Life, Writing

An Awfully Big Adventure

Well, now it’s public and I can finally admit the main reason I’ve had so much trouble keeping up with blogging, writing, emails, and really all forms of pretty much everything. After many years of creating fictional people to populate the pages of my stories, it’s time for me to make a real person to populate my home! Yes, my husband and I are expecting our first come summer, so it’s been a few months of near-constant nausea and almost as much sleeping. While I’m still very tired, I’m finally starting to come out of the fog a little, so I’m going to do my best to stay on schedule–after all I intend to keep on writing and publishing as I raise kids. But I do know that it will look a little different. My priorities will be shuffled. Writing and publishing will always be important to me, but right now taking care of my baby will just have to take precedent at times.

What does this mean for the blog? Well, it means my goal is still to blog twice a week, Mondays and Thursdays, but there will be weeks it doesn’t happen one or both days. That doesn’t mean it’s not my goal, it’s just that I realize it’s not my primary goal. So if my family needs a little extra time or if my brain is all pregnanty and just can’t get there, it’s okay.

That’s not easy for me. The deeper I get into this time of needing to rest, the more I realize how much I idolize productivity. I was raised to have a good work ethic, which is a tremendous gift, but that, combined with my perfectionism, sometimes makes me feel a false sense of guilt about not doing things I can’t or shouldn’t do right now. It makes me feel bad about myself when the kitchen hasn’t been cleaned in a couple of days and I’m behind on my Patreon assignments. When I’m laying in bed half awake and sick watching Psych reruns, my highly developed sense of performance-based value tells me “you’ve failed.”

But that just means that now is the perfect time to begin the fight to push past those lies. To remind myself that having a giant pile of laundry in the living room for a few weeks isn’t the end of the world. That if I have to adjust my writing and publishing expectations for the year, nobody but me will even know, let alone care. I used to hate the advice “Just do your best,” feeling like it was a cheap copout to get out of aiming high and reaching the mark.
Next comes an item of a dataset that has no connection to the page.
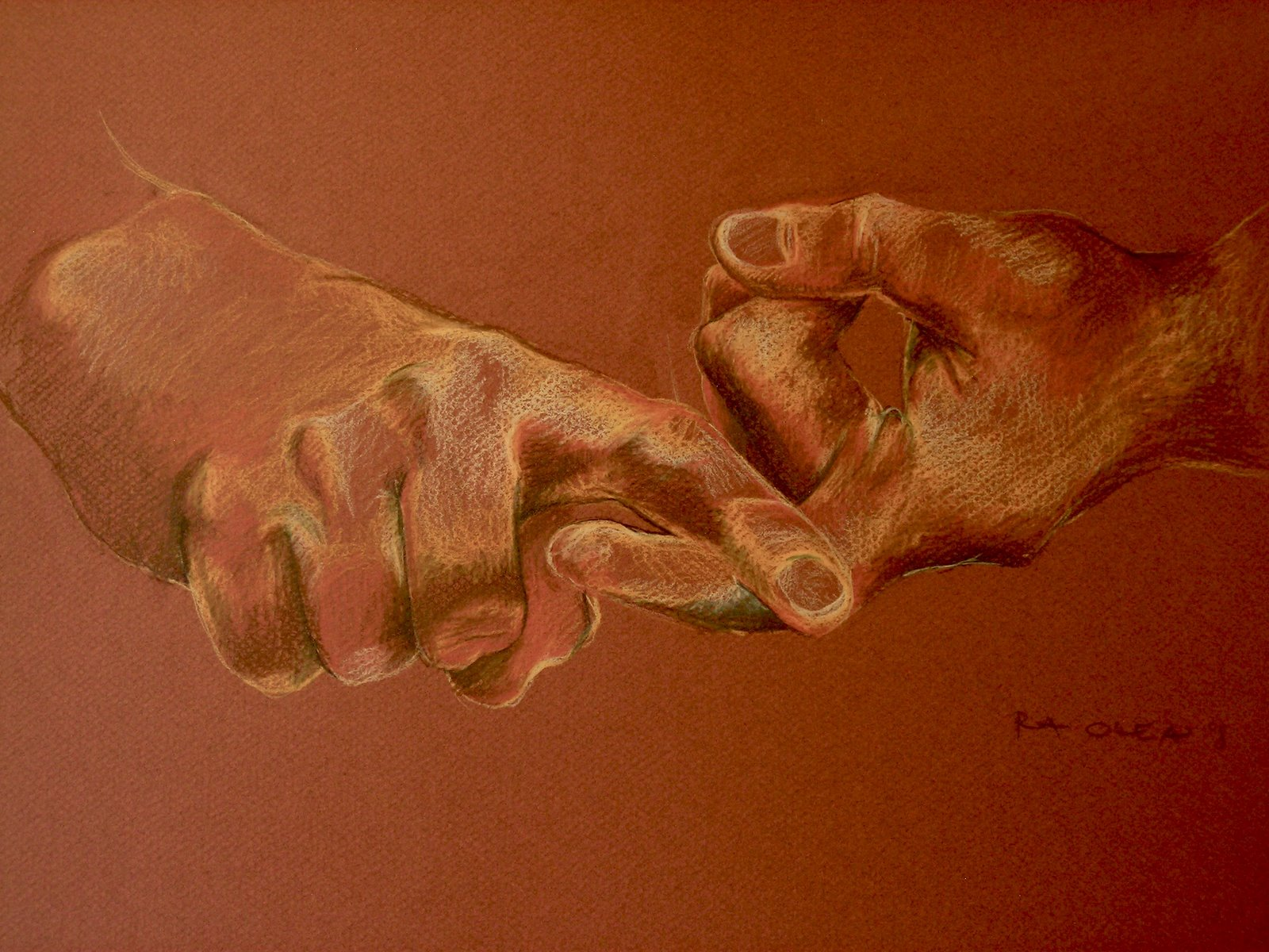 Zeichnung von R.A. Olea: sign language : friend, Farbstifte auf Tonpapier, 2008.Bemerkung: Die Zeichung zeigt einen Teil des Gebärdenzeichens für "Freund" in American Sign Language (ASL, 'Amerikanische Gebärdensprache'), das aus wechselseitigem "Verhaken" der Zeigefinger besteht.

But like many things in life, it depends on how you take it. Sure, someone looking to get out of their responsibilities might misuse the “Just do your best” mantra, but deep down I know I’m not that person and probably never will be. I value responsibility and hard work and productivity. My problem is not valuing these things too little, but valuing them too much. I still don’t see anything wrong with aiming high. But I also know now that there’s no shame in missing the mark. It doesn’t make me any less of a person in God’s eyes, or my husband’s, or the eyes of anyone who truly matters. It just means I’m human, and I need to rely on God and his grace every step of the way.

It’s going to be a new adventure, navigating following my passions and my calling for writing while not letting it overwhelm the more important callings I have as a wife, a mother, a member of a church and a community. But it’s an adventure I’ve always wanted. I hope that, on the journey, I will learn a little more grace and patience for myself.